A topologist wants to construct a continuous function f: X → [0,1] that equals 0 on one closed set F₁ and 1 on a disjoint closed set F₂. What is the minimum topological property X must have?
AHausdorff (T₂): any two distinct points can be separated by open sets
BRegularity (T₃): any point and disjoint closed set can be separated by open sets
CNormality (T₄): any two disjoint closed sets can be separated by open sets
DCompactness: every open cover has a finite subcover
Urysohn's lemma states precisely this: in a normal space, disjoint closed sets can be separated by a continuous function. Regularity only separates a point from a closed set, which is insufficient. Normality is both necessary and sufficient for Urysohn's lemma.
Question 2 Multiple Choice
In the metric-space proof that all metric spaces are normal, what are the separating open sets constructed for disjoint closed sets F₁ and F₂?
AOpen balls of radius 1 centered at each point of Fᵢ
BUᵢ = {x : d(x, Fᵢ) < d(x, Fⱼ)} for i ≠ j
CThe complements X \ Fᵢ, which are open since Fᵢ are closed
DSets constructed inductively using Zorn's lemma
The sets Uᵢ = {x : d(x, Fᵢ) < d(x, Fⱼ)} work: each contains its Fᵢ (since d(x, Fᵢ) = 0 < d(x, Fⱼ) for x ∈ Fᵢ when the sets are disjoint closed), they are open (the distance function is continuous), and they are disjoint (a point can't be closer to each set than to the other simultaneously).
Question 3 True / False
In a normal space, any continuous function defined on a closed subspace can be extended to a continuous function on the entire space.
TTrue
FFalse
Answer: True
This is the Tietze extension theorem, which follows directly from normality via Urysohn's lemma. The proof iteratively constructs extensions with geometrically shrinking error. This is one of the primary reasons normality matters in analysis.
Question 4 True / False
Most regular (T₃) space is also normal (T₄), because if you can separate a point from a closed set, you can separate two closed sets from each other.
TTrue
FFalse
Answer: False
Regularity does not imply normality. Separating a point from a closed set is easier than separating two arbitrary closed sets. There exist regular spaces that are not normal (e.g., the Sorgenfrey plane). The implication goes the other way: compact Hausdorff spaces are normal, but compact Hausdorff implies more than T₃.
Question 5 Short Answer
Why is normality the key hypothesis in Urysohn's lemma, and what does the lemma produce that makes normality so valuable for analysis?

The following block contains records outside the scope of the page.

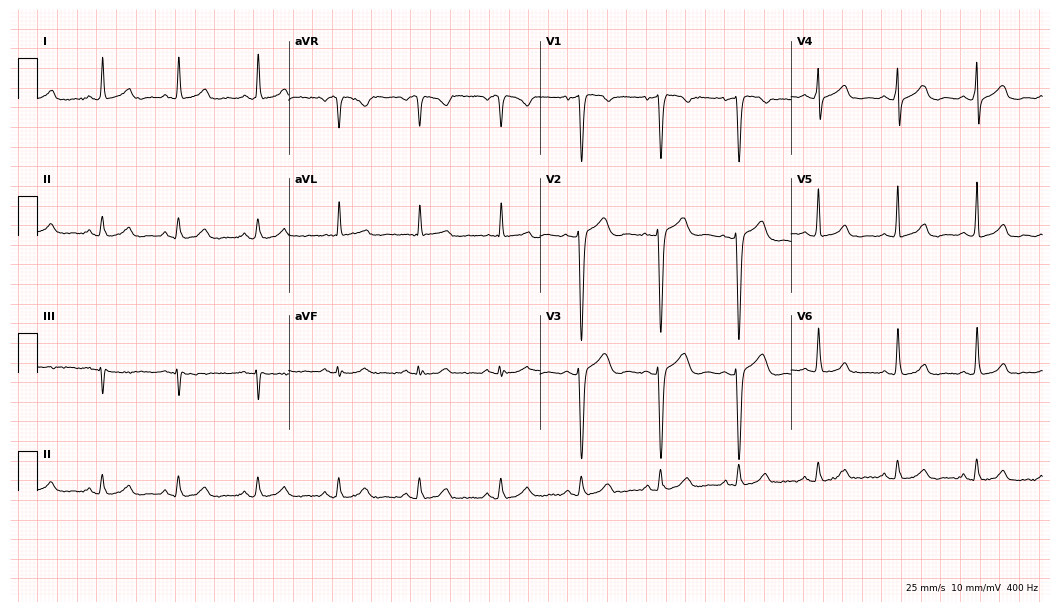
ECG (10.2-second recording at 400 Hz) — a woman, 48 years old. Labelled as a normal ECG.
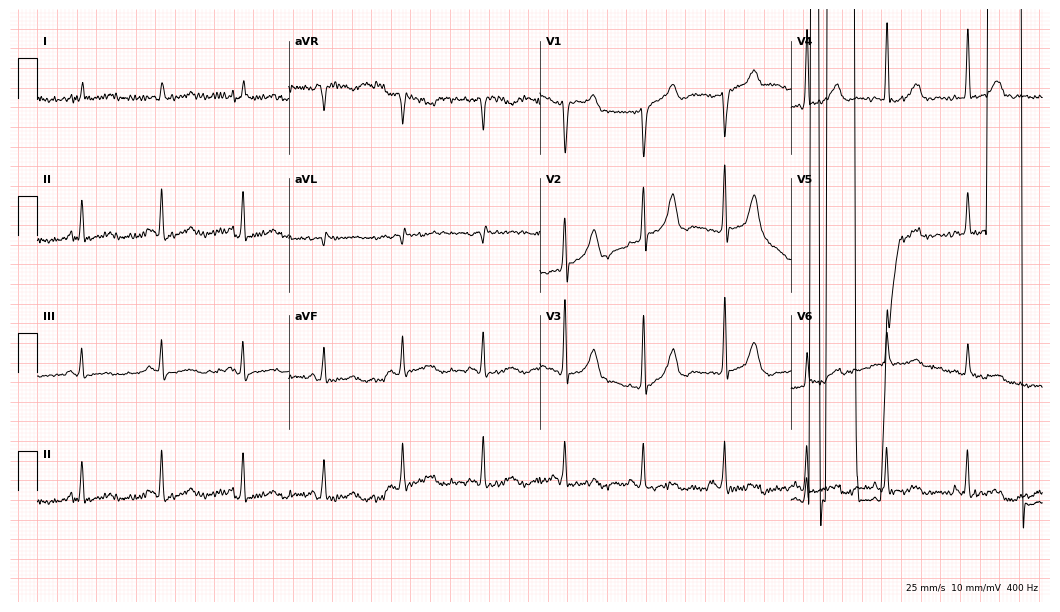
12-lead ECG from a woman, 79 years old. No first-degree AV block, right bundle branch block (RBBB), left bundle branch block (LBBB), sinus bradycardia, atrial fibrillation (AF) or sinus tachycardia recorded for this tracing.
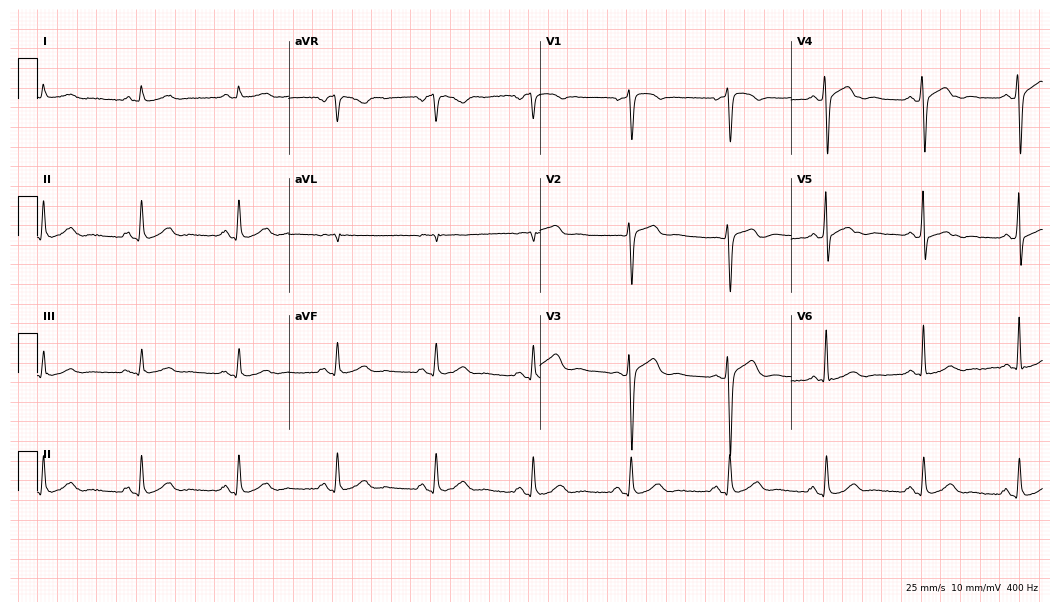
ECG (10.2-second recording at 400 Hz) — a man, 44 years old. Screened for six findings — first-degree AV block, right bundle branch block, left bundle branch block, sinus bradycardia, atrial fibrillation, sinus tachycardia — none is recorded.
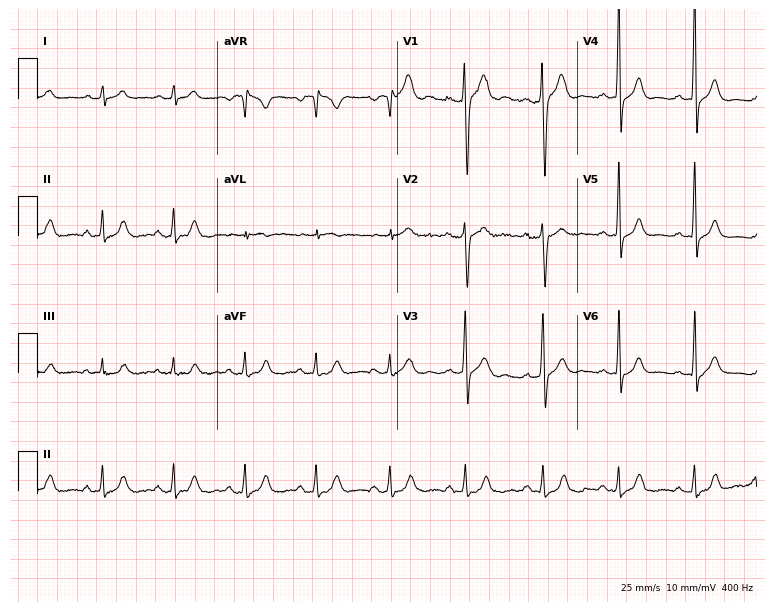
12-lead ECG from a 25-year-old male. No first-degree AV block, right bundle branch block (RBBB), left bundle branch block (LBBB), sinus bradycardia, atrial fibrillation (AF) or sinus tachycardia recorded for this tracing. Only these six findings were labelled.
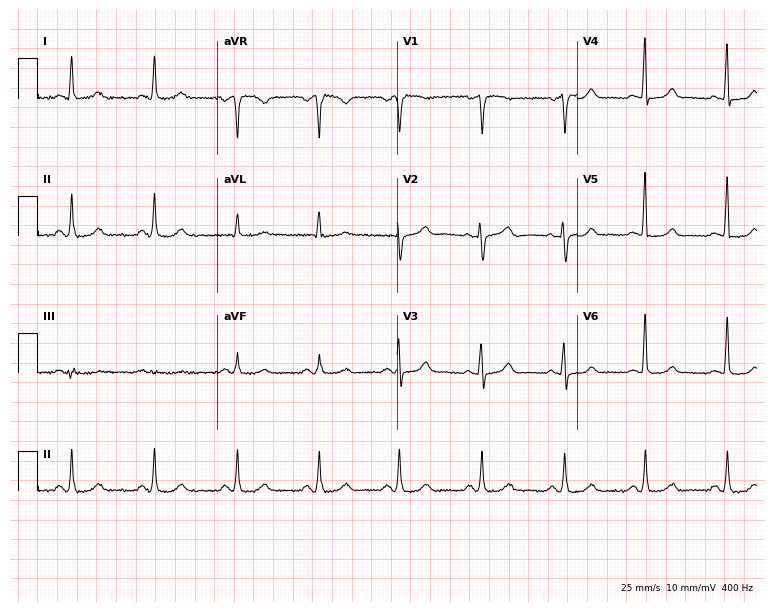
Electrocardiogram (7.3-second recording at 400 Hz), a female, 60 years old. Of the six screened findings (first-degree AV block, right bundle branch block, left bundle branch block, sinus bradycardia, atrial fibrillation, sinus tachycardia), none is recorded. Other findings, if any, are not listed.
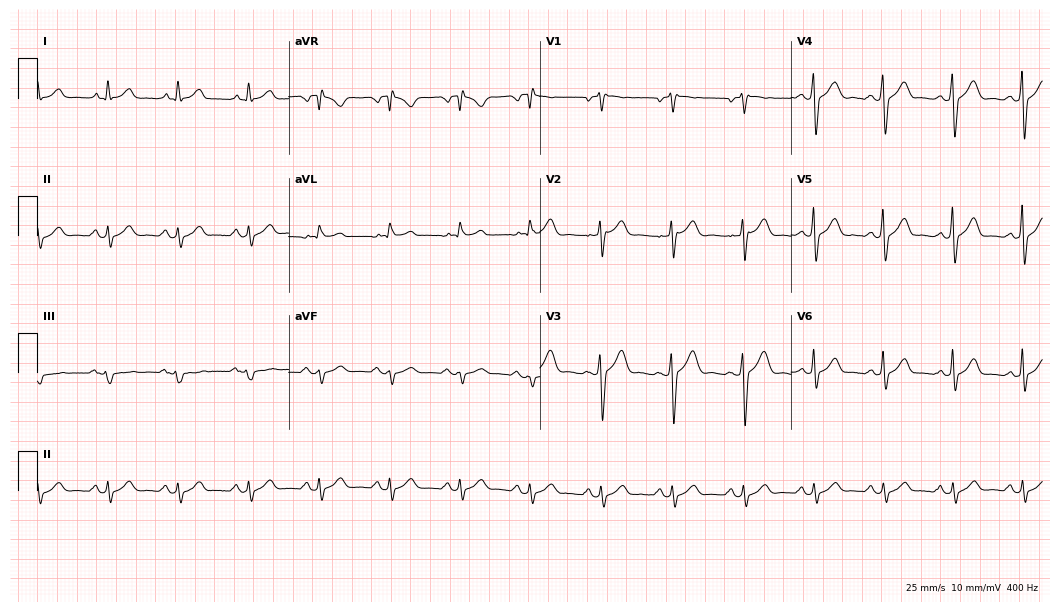
12-lead ECG from a male, 63 years old (10.2-second recording at 400 Hz). Recorded interpretation: within normal limits.
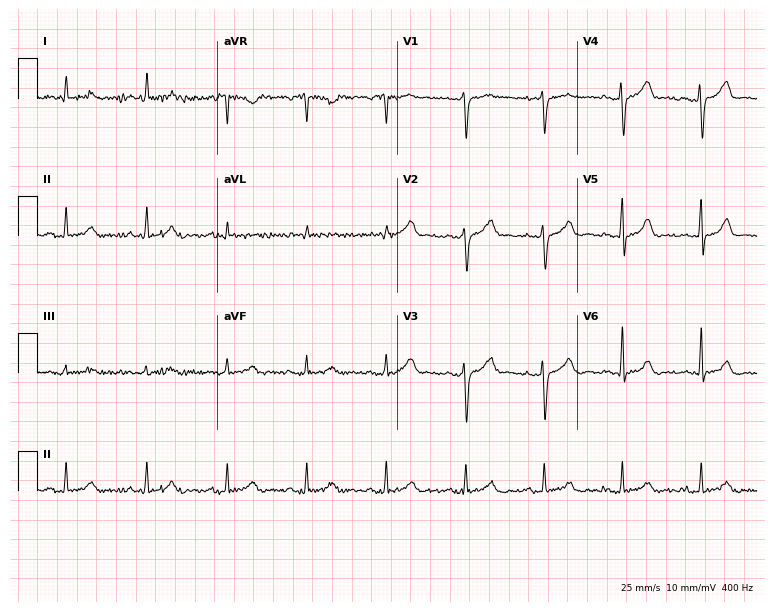
Electrocardiogram, a male patient, 59 years old. Overall reading on record: normal ECG.
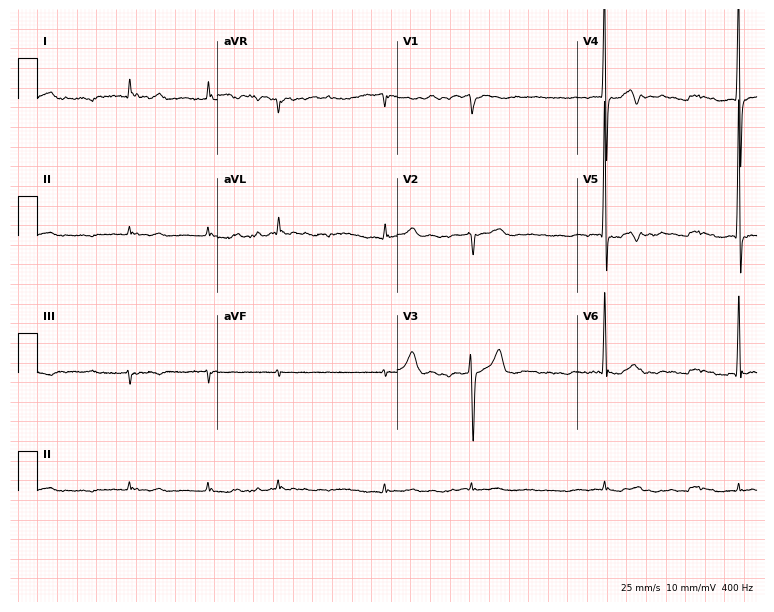
ECG — a 70-year-old woman. Findings include atrial fibrillation.

Think about your answer, then reveal below.
Model answer: Normality guarantees that two disjoint closed sets can be surrounded by disjoint open sets, which lets you build a nested family of open sets U_r indexed by rationals in [0,1] with F₁ ⊂ U_r and cl(U_r) ⊂ U_s for r < s. Defining f(x) = inf{r : x ∈ U_r} gives a continuous function separating F₁ and F₂. The lemma produces a continuous real-valued function with prescribed values on closed sets — bridging purely topological separation to the analytic tools of continuous functions.
Without normality you cannot build the required nesting of open sets, so the construction breaks down. The value of the lemma is that it converts a topological condition (open-set separation) into an analytic object (a continuous function), which then enables the Tietze extension theorem and makes normal spaces behave well in functional analysis.